Another data leakage has occurred in ICANN corporation. Together with the list of applications for new gTLDs, the non-profit organization has published home addresses and other contact data of hundreds of applicants. The access to the list of applications for new gTLDs is closed for the time being.
Upon publication of the list of applications on June, 13, the applicants discovered that not only names of companies, which had applied for a domain, were in public access. Electronic, corporate, and in some cases home addresses were also divulged in ICANN’s list. This directly contradicts the main regulatory document – guide for an applicant for new gTLD, which states that applicant’s contact data should not be disclosed to the public.
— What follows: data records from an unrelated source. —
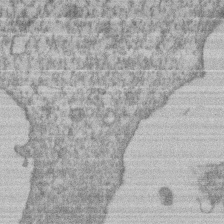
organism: Mouse
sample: T cell stromal cell synapse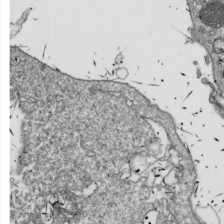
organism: Drosophila
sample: Cell division; meiosis; drosophila spermatocytes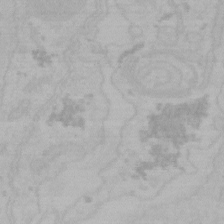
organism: Mouse
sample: Choroid plexus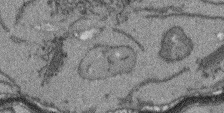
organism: Arabidopsis thaliana
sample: Root tip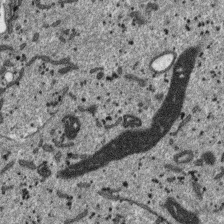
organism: Human
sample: Lung epithelial cells infected with SARS-CoV-2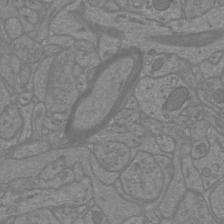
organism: Mouse
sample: Cortical neurons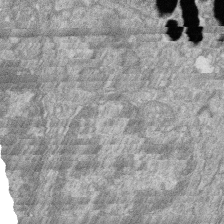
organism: Zebrafish
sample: Cilia; retinal pigment epithelium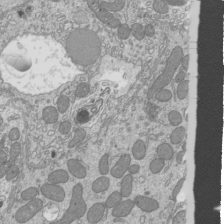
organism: Mouse
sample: Cilia; mouse epididymis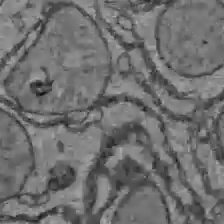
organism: C57BL Mouse
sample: Liver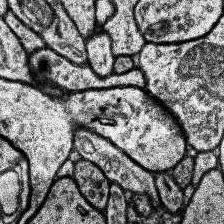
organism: Human
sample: Temporal Lobe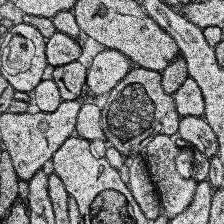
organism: Human
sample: Temporal Lobe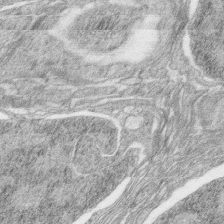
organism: Zebrafish
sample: synaptic ribbons in rod cells and cone cells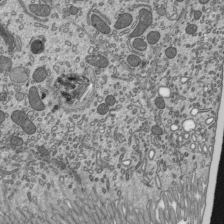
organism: Mouse
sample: Mouse epididymis efferent ductule cilia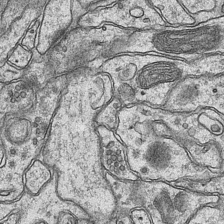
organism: Mouse
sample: CA1 Hippocampus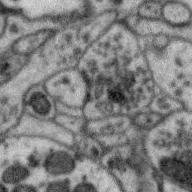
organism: Zebra finch
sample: Brain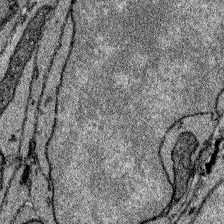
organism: Zebrafish
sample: Larval olfactory bulb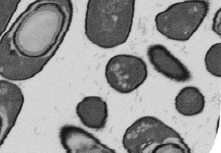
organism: B. subtilis
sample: Bacterial spore

‘It was an oversight, the files are no longer available on the Internet’, says Michel Jourdan, the ICANN manager for new GTLD communications. ‘We are taking measures to publish the list not containing this information’.
The domain applicants have already reported the undesirable effects of the leakage. Thus, within a short period from the moment of publication, the applicants are faced with spam mailings, sales managers’ calls, invitations to conferences and service offers. For those who pretend on ‘disputable’ domains, whose names concern with convictions or religion, such leakage can also entail many risks.
‘Unfortunately, for the second time ICANN allows a leakage of critical information. This clearly does not increase the corporation’s reputation’, says Andrei Kolesnikov, Director of ‘Coordination Center’. ‘And the ’digital archery’ is still to come, a procedure to specify which applications will be in the first batch and which in the next. No one in this case can give assurances that 'target' is round and ‘arrows’ are straight’.
‘It is a flagrant violation of applicants’ rights – the second serious fault related to the system security’, Marina Nikerova, the Deputy Director of ‘Technical Center of Internet’, believes. ‘Since we have to take a lot of actions further with processing of information on applications and their delegation, we have a legitimate concern for applicants’ fate. This time it will be difficult for ICANN to do with mere apologies!’
The access to the list of applications to be restored as soon as ICANN will exclude applicants’ personal data therefrom. It should be recalled that lately another occasional data leakage related to the system of filing applications for new domains occurred in ICANN.